In a phase III trial (SWOG S9005) reported in the Journal of Clinical Oncology,1 YongLi Ji, MD, PhD, and Claire Verschraegen, MD, of the University of Vermont Cancer Center; and colleagues found no benefit of treatment with the antiprogestin agent mifepristone vs placebo in patients with unresectable meningioma. Progesterone receptors are expressed in approximately 70% of meningiomas.
In the double-blind trial, 164 evaluable patients were randomized between 1992 and 1998 to receive oral mifepristone at 200 mg daily (n = 80) or placebo (n = 84) for 2 years. Patients with response or stable disease could continue with the same blinded therapy. Patients progressing on placebo could cross over to receive mifepristone. The primary endpoint was failure-free survival.
Overall, 30% of the mifepristone group and 33% of the placebo group completed the 2-year study without disease progression, adverse events, or other reasons for treatment discontinuation. In analysis adjusting for sex, menopausal status, prior radiotherapy, and progressive/recurrent vs newly diagnosed disease, median failure-free survival was 10 months in the mifepristone group vs 11 months in the placebo group (hazard ratio [HR] = 1.02, P = .90). No overall survival benefit was observed (HR = 1.05, 95% confidence interval = 0.69–1.59).

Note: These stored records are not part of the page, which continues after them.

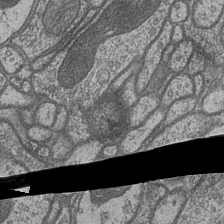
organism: Drosophila
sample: Optic medulla
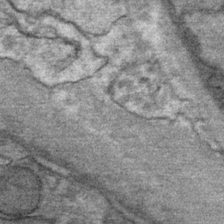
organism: Mouse
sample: Mouse Salivary gland
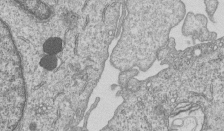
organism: Human
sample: MDA-MB-231 cells
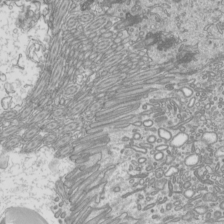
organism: Mouse
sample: Cilia; mouse epididymis
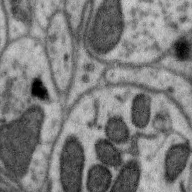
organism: Zebra finch
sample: Brain
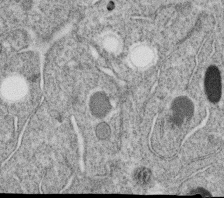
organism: C. elegans
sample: C. elegans oocyte; sperm cells
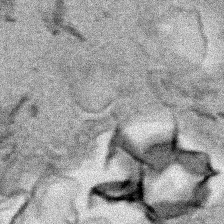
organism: Human
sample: Mitochondria in HCT116 cells
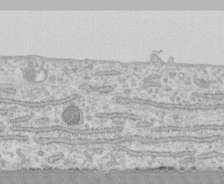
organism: Human
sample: CRL-1474
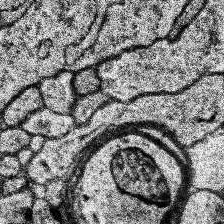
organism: Human
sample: Temporal Lobe
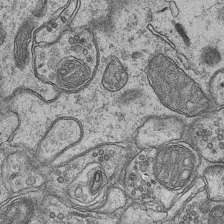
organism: Mouse
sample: CA1 Hippocampus
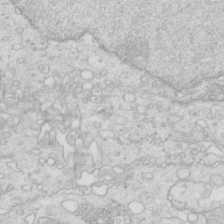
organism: Mouse
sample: Multiciliated cells
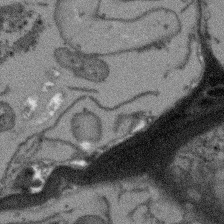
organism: Arabidopsis thaliana
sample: Root tip
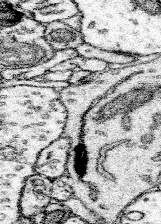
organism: Mouse
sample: Somatosensory cortex neuropil
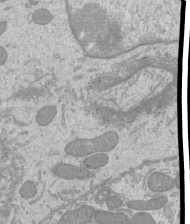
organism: Mouse
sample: Cilia; mouse epididymis
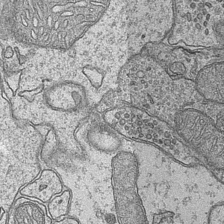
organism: Mouse
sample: CA1 Hippocampus
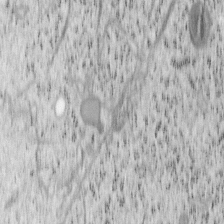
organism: Human
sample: HeLa cells
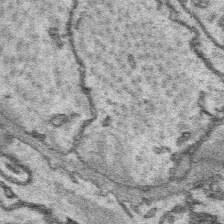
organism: Platynereis dumerilii
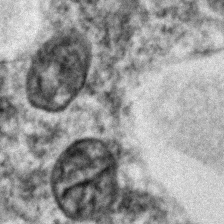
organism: Zebrafish
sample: Zebrafish embryo
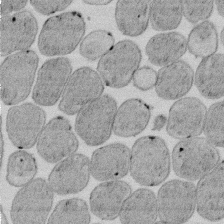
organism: E. coli
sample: Bacterial nucleoid
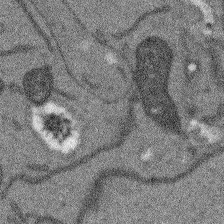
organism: Arabidopsis thaliana
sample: Root tip
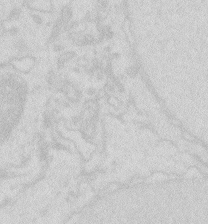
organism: Zebrafish
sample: Macrophage
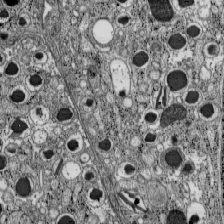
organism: C57BL Mouse
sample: Pancreatic islet
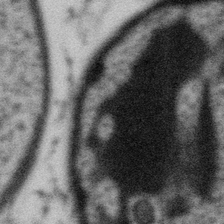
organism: Gemmata obscuriglobus
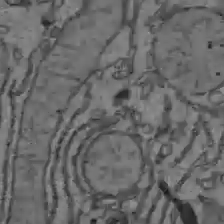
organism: C57BL Mouse
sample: Liver
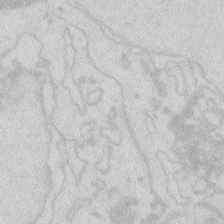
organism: Zebrafish
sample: Macrophage
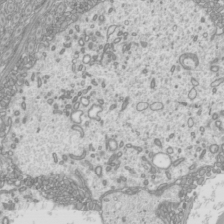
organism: Mouse
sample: Cilia; mouse epididymis
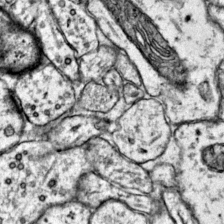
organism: Mouse
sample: Primary visual cortex
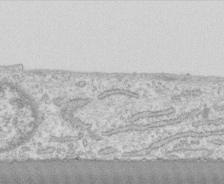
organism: Human
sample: CRL-1474
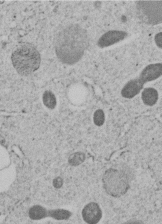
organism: C. elegans
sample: C. elegans embryo early stage
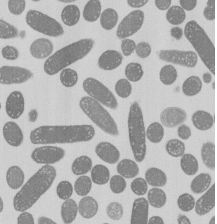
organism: E. coli
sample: Bacterial nucleoid
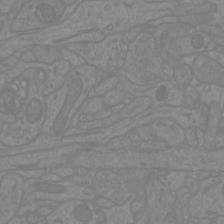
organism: Mouse
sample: Cortical neurons
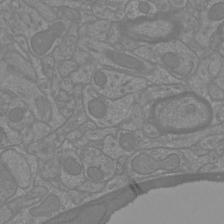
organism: Mouse
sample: Cortical neurons
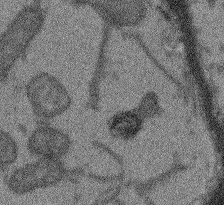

Grade 3 and 4 adverse events occurred in 39% and 8% of patients in the mifepristone group and in 29% and 1% of patients in the placebo group (P = .03), respectively.
The investigators concluded: “Long-term administration of mifepristone was well tolerated but had no impact on patients with unresectable meningioma.”■
Disclosure: The study was supported by grants from the National Cancer Institute. For full disclosures of the study authors, visit jco.ascopubs.org.
1. Ji Y, Rankin C, Grunberg S, et al: Double-blind phase III randomized trial of the antiprogestin agent mifepristone in the treatment of unresectable meningioma: SWOG S9005. J Clin Oncol 33:4093-4098, 2015.